Night kneels to shore, sea
Pines, palms creak, and seagulls glide
Maine June, Florida now
Poetry
Haiku 11.22.19
Small seats, tiny treats
Mini-verse, vast universe
Bound for West Palm Beach
Haiku 11.21.19
Clinging to longing
Mosquito sucking my blood
Stings, and leaves its mark.
Haiku
She lifted me up,
Mended and filled my cracked cup.
Lack left. Hope walked in.
Prayer
God,
I don’t know how I got here.
I don’t know where I’m going.
I don’t know what or where You are.
I don’t know who or why I am.
Let’s start on that last one
together.
Islanded Widow
My poem “Islanded Widow” was published in the Fall 2018 issue of Muddy River Poetry Review. Here is the link to all of the poems:
Muddy River Poetry Review Fall 2018 Issue
And here’s the link to mine:
My thanks to the editor Zvi A. Sesling for publishing my work.
In the Bakery
I stand in the bakery. The baker is silent, at work, unbothered by the commotion in the streets, by the kids who run in and grab loaves of bread without paying. He does his work; he is too much like the dawn to talk too much about it. Soon he will hand me the bread I asked for. When he hands it over, whose loaf will it be? I want to share my bread with him, this unmoved one, now moving and kneading his hands through the dough. He bakes bread as if it is the only thing he could possibly be doing. My duty is to eat what he hands me while it is fresh. I cannot let the bread get stale and hard, or eat it in fear that it will soon be stale and hard, or eat it as if I am the stale and hard one, and the bread the thing that will soften and refresh me. If my heart is not as soft as the freshly made bread, there is no bread in the world that will satisfy me.
I’m here in the bakery, waiting, listening. Rise, says the bread, as it’s taken from the oven. Wake, says the wind, as a customer enters. Enjoy, say the eyes of the baker, as he hands me his life’s work, not saying a word.
How to Wake Up
My poem “How to Wake Up” was published in Heartwood, a literary magazine in association with the MFA program at West Virginia Wesleyan College. I worked for many days on it over this past winter.
Here is the link to the poem: http://www.heartwoodlitmag.com/how-to-wake-up.
Dark Morning
Dark morning, do what you will do.
Grow light without resistance.
Spread your light to the resistant world.
But too much light too soon might blind me.
First, let my own resistance rest
in you dark hour I rest within.
No one murmurs except crickets,
no one moans for the pleasures of the past,
no one dreads the pain of the future,
for no one is here to moan or dread.
Nothing here but the dark hour.
Not a soul awake that knows my name.
Dark morning, you do what you do
not for me or anyone else,
not to be praised or celebrated.
We should all be so bold
to work in such obscurity,
to toil before the sun
and rest by light of day,
returning alone at dusk
to the desk we left at dawn
so the light within can grow
in the growing darkness without.
Moon Talk
I.
Meaning no longer carries me like a cresting wave
onto sands silvered by an uneaten moon.
So instead of seeking out the precious meaning
that’s left me in the shadow of half-eaten lunacy
I take a bite out of an apple. I will eat fruit to cope
with the fact that my moon has been eaten.

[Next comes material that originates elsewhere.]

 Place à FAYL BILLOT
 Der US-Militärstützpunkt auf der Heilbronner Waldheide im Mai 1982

The grape will be my purple moon, the orange
my sunned moon, and the tomato my blood moon.
Outside, July, middle of summer, who is a pale girl
the rich girls in their animal skin coats make fun of.

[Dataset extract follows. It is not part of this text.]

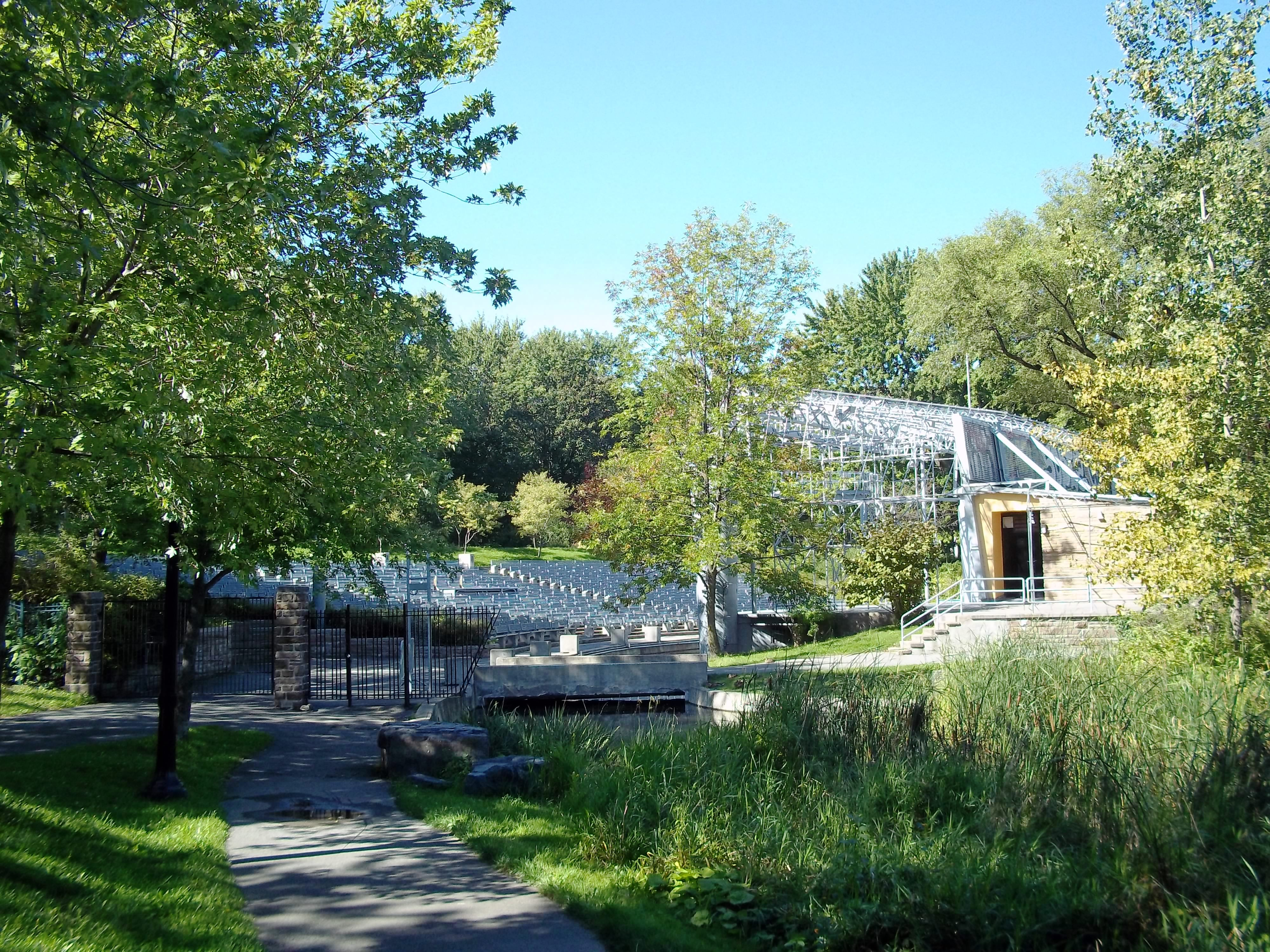 Théâtre de Verdure, parc La Fontaine, Montréal

Winter is a frail boy who dies of pneumonia.
Summer and winter decided not to make love
and since the moon had already been eaten
they realized they had nothing to talk about.
How much like you and I. I wish my long black coat
didn’t remind me of Death, that snapping turtle
whose shell I am. When you peel the shell off me…
but don’t remind me of that, or I might just snap.
Each day I get more used to silence. I tell myself
the silence prepares me to die. Others tell me I’m only
twenty-five. Who is right? Only the one who admits
he never is. I admit: my life is not worth the absence
of wind or God. Some days are finished for me by 9 a.m.,
and as I lie back down in bed I watch the commuters,
all of them working to earn their keep, make their way,
prove themselves worthy of being alive, in vain;
the moment we were made we were made worthy
of being kept alive and well and whole.
How can we prove what we already are? I am filled
with holes: who of you will have me? I am whole,
there is not a hole in me: who will reject me?
Goddess of night, before you nix me, rejecting
my too-sunny view on life, save me from these books
on this desk that even now rebuke my uselessness.
Double-blind me, so I might forget what I have not done.
I am compelled again to finger the books’ straight spines.
My own spine is bent-over, bony and ornery.
I have trouble believing the evidence of my senses:
that the people still speak, even to my muteness;
that the birds still sing, even to my deafness;
that the sun still shines, even on my blindness.